*** Dataset extract ***

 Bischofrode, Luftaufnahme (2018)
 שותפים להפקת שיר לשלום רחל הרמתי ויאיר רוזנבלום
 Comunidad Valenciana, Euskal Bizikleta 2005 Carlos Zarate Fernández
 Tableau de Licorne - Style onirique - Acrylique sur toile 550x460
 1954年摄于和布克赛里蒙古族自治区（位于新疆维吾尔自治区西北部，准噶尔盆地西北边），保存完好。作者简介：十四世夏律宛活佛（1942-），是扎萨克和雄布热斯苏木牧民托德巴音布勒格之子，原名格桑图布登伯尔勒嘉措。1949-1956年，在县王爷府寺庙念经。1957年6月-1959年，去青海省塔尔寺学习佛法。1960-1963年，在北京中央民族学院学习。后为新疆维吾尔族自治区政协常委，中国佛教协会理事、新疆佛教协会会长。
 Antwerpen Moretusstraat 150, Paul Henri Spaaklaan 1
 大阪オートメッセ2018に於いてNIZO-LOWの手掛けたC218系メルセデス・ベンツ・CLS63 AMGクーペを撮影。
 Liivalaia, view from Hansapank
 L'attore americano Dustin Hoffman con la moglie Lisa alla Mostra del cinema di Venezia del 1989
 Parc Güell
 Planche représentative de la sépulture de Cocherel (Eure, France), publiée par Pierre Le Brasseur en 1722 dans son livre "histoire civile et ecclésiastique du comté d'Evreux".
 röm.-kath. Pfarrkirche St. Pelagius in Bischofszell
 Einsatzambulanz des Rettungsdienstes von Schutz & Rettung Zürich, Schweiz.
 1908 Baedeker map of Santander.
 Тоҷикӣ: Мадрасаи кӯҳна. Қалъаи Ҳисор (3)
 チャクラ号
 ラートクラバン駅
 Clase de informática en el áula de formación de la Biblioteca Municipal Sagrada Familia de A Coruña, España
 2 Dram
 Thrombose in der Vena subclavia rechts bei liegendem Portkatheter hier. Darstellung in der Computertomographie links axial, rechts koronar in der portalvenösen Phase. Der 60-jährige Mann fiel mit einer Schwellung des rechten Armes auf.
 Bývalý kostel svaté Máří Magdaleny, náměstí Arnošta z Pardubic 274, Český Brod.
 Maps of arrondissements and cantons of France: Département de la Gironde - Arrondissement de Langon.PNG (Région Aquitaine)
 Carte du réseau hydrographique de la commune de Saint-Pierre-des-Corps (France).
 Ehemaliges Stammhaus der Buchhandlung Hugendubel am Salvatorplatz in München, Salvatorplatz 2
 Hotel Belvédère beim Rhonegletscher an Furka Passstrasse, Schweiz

***

# Task directions
Copy exactly the lines of the listing above, beginning at the line with "Maps of arrondissements" and ending at its final line; write out nothing else.

# Response to the exercise
 Maps of arrondissements and cantons of France: Département de la Gironde - Arrondissement de Langon.PNG (Région Aquitaine)
 Carte du réseau hydrographique de la commune de Saint-Pierre-des-Corps (France).
 Ehemaliges Stammhaus der Buchhandlung Hugendubel am Salvatorplatz in München, Salvatorplatz 2
 Hotel Belvédère beim Rhonegletscher an Furka Passstrasse, Schweiz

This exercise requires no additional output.